For the record, the "star Wars" franchise has always been close to Shyamalan's heart (see "Top 10"), and he hasn't actually seen "Clones" yet: "I'm just giving Michael s--t.". Still, the director is obsessed with understanding why audiences do the things they do. "Last year was probably the worst year for movies for me since I've been alive," he says, after settling into a leather chair. "It was the worst. The quality of movies in general. We don't have to get into specifics. And what that creates is a starvation in the audience. And, ironically, what that creates is... If they know what they're getting--like a franchise, something established--the starvation says, 'I'll take that. I'll come in droves'." "Signs" will have to earn the audience's trust. "People believe in honesty. They really do," says Shyamalan. "And integrity--all the way down to the choice of a sound effect."

He pauses and looks up at the screen, where Gibson's character is trying to calm his kids down by telling them the stories of their births. They are the stories of Shyamalan's own daughters, 5 and 2, being born. "What will come across is something pure," he continues. "Hopefully. A voice. It will be the voice of a kid who was born in India and grew up in Philly. That's the only thing I have on the 'Scooby-Doos'." Later in the week, with "Signs" minutes away from being finished, Shyamalan shoots baskets in a portable hoop in the mixing room, and jokes around some more. "Let's say I decided to do 'Pokemon 5'--would you come?" he asks Semanick, brightly. "You wouldn't come?" He turns to his film editor, Barbara Tulliver. "If I did 'Pokemon 5,' would you come? Come on! I could turn it into a metaphor for the human condition!"

Shyamalan was born with the name Manoj in Pondicherry, India, during one of his parents' trips back home to visit family. A few months later, the Shyamalans returned to the Philadelphia suburbs, where his father, Nelliate, was a cardiologist. The director remembers being small for his age, an enormously sensitive kid scared of--well, what have you got? Everything. His family was inseparable--even today, they greet each other with a flurry of hugs and kisses, though they live only five minutes apart on the Main Line--and his mother says that whenever young Manoj had to be alone she'd call him every 30 minutes. Shyamalan was raised Hindu but sent to a Roman Catholic grade school for the discipline. Yes, he was aware of being different and other, but his memories of growing up have more to do with basketball and "Raiders of the Lost Ark." He began making his movies at 10 or so. He used an 8mm camera. He'd have to plug it into a VCR and lug the whole mess around with an extension cord.

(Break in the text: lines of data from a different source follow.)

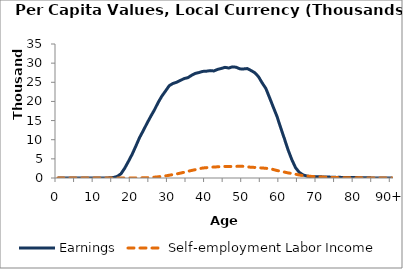
| Category | Earnings | Self-employment Labor Income |
|---|---|---|
| 0 | 0 | 0 |
|  | 0.321 | 0 |
| 2 | 0 | 0 |
| 3 | 0 | 0 |
| 4 | 0.331 | 0 |
| 5 | 0 | 0 |
| 6 | 0.337 | 0.021 |
| 7 | 0.335 | 0 |
| 8 | 0.517 | 0 |
| 9 | 0.413 | 0.071 |
| 10 | 0.551 | 0 |
| 11 | 1.48 | 0.157 |
| 12 | 3.205 | 0.233 |
| 13 | 12.074 | 0.348 |
| 14 | 44.057 | 0.518 |
| 15 | 143.119 | 0.771 |
| 16 | 412.109 | 1.071 |
| 17 | 1111.658 | 1.975 |
| 18 | 2557.789 | 3.528 |
| 19 | 4335.102 | 6.722 |
| 20 | 6191.453 | 10.628 |
| 21 | 8341.283 | 19.907 |
| 22 | 10564.189 | 31.535 |
| 23 | 12377.664 | 52.103 |
| 24 | 14285.711 | 80.775 |
| 25 | 16081.978 | 136.091 |
| 26 | 17784.029 | 221.664 |
| 27 | 19718.33 | 306.398 |
| 28 | 21383.539 | 435.873 |
| 29 | 22736.49 | 550.221 |
| 30 | 24126.736 | 721.208 |
| 31 | 24696.332 | 896.162 |
| 32 | 25009.426 | 1053.65 |
| 33 | 25492.764 | 1275.347 |
| 34 | 25970.67 | 1499.95 |
| 35 | 26205.014 | 1748.977 |
| 36 | 26818.678 | 1969.416 |
| 37 | 27312.154 | 2165.392 |
| 38 | 27550.191 | 2406.602 |
| 39 | 27841.475 | 2612.274 |
| 40 | 27895.748 | 2697.717 |
| 41 | 28046.779 | 2813.694 |
| 42 | 27959.521 | 2868.297 |
| 43 | 28364.008 | 2920.711 |
| 44 | 28608.658 | 2947.246 |
| 45 | 28904.945 | 3015.429 |
| 46 | 28725.184 | 3022.95 |
| 47 | 29028.285 | 2986.718 |
| 48 | 28931.391 | 3035.592 |
| 49 | 28506.766 | 3066.312 |
| 50 | 28485.439 | 3033.674 |
| 51 | 28584.135 | 2932.238 |
| 52 | 28075.391 | 2794.612 |
| 53 | 27505.375 | 2768.383 |
| 54 | 26486.889 | 2646.919 |
| 55 | 24852.916 | 2630.227 |
| 56 | 23376.365 | 2522.381 |
| 57 | 20971.654 | 2459.905 |
| 58 | 18512.107 | 2216.023 |
| 59 | 16076.213 | 1951.254 |
| 60 | 13122.656 | 1772.191 |
| 61 | 10249.014 | 1542.2 |
| 62 | 7296.391 | 1330.847 |
| 63 | 4780.708 | 1181.899 |
| 64 | 2685.355 | 986.598 |
| 65 | 1471.444 | 779.191 |
| 66 | 818.093 | 635.672 |
| 67 | 518.011 | 524.241 |
| 68 | 358.693 | 442.499 |
| 69 | 318.426 | 356.65 |
| 70 | 306.719 | 307.823 |
| 71 | 295.515 | 277.218 |
| 72 | 281.158 | 199.828 |
| 73 | 242.576 | 171.973 |
| 74 | 190.589 | 144.577 |
| 75 | 159.352 | 120.588 |
| 76 | 167.957 | 106.003 |
| 77 | 127.265 | 90.716 |
| 78 | 130.937 | 86.967 |
| 79 | 127.19 | 66.101 |
| 80 | 126.178 | 53.869 |
| 81 | 82.055 | 43.901 |
| 82 | 67.69 | 35.777 |
| 83 | 46.525 | 29.157 |
| 84 | 35.558 | 23.761 |
| 85 | 25.001 | 19.364 |
| 86 | 0 | 0 |
| 87 | 0 | 0 |
| 88 | 0 | 0 |
| 89 | 0 | 0 |
| 90+ | 0 | 0 |

Though Shyamalan tends to be quite frank in interviews, he hesitates when he's asked something that might affect his loved ones, might encroach on their "shared history." When I ask him if he drank or dated in high school, he grins nervously. "Uh, yeah. Are you gonna tell my parents? Are you gonna write that and tell my parents?" Surely they know. "I don't think they do! You're gonna shock them. They're gonna have a heart attack!" Shyamalan is laughing now. He is tall and broad-shouldered, but he has a laugh that is so childlike it is almost a giggle. While Shyamalan was at New York University studying film, he fell hard for a fellow student named Bhavna, who's now getting a Ph.D. in child psychology. He proposed to her not long afterward with a note in a fortune cookie in a Chinese restaurant. "She was like, 'This is so weird. This says...' " He was already on his knees.

Shyamalan's first feature was an independent movie called "Praying With Anger," which grossed $7,000 and change at the box office in 1992. He shot the movie in India to save money, and actually starred, turning in an endearingly creaky performance as an American finding his roots. (These days, Shyamalan limits himself to cameos.) Because "Praying With Anger" contains not one but two star-crossed romances, I ask Shyamalan if Bhavna's parents objected to their marriage. He does not giggle. "I don't know how I can talk about that without bringing in her business and her family's business," he says. "That's a shared history." He elaborates a bit, saying that Bhavna's family was from the north of India and that his was from the south, and he was slightly younger. Those things are deal-breakers in India, of course. "But everything's cool now," he says. I ask him if he'd ever thought about giving up. "No, I'm not that kind of guy." Did she? "Probably." How did he persuade her not to? "I'm kinda hard to get off your back when I want something."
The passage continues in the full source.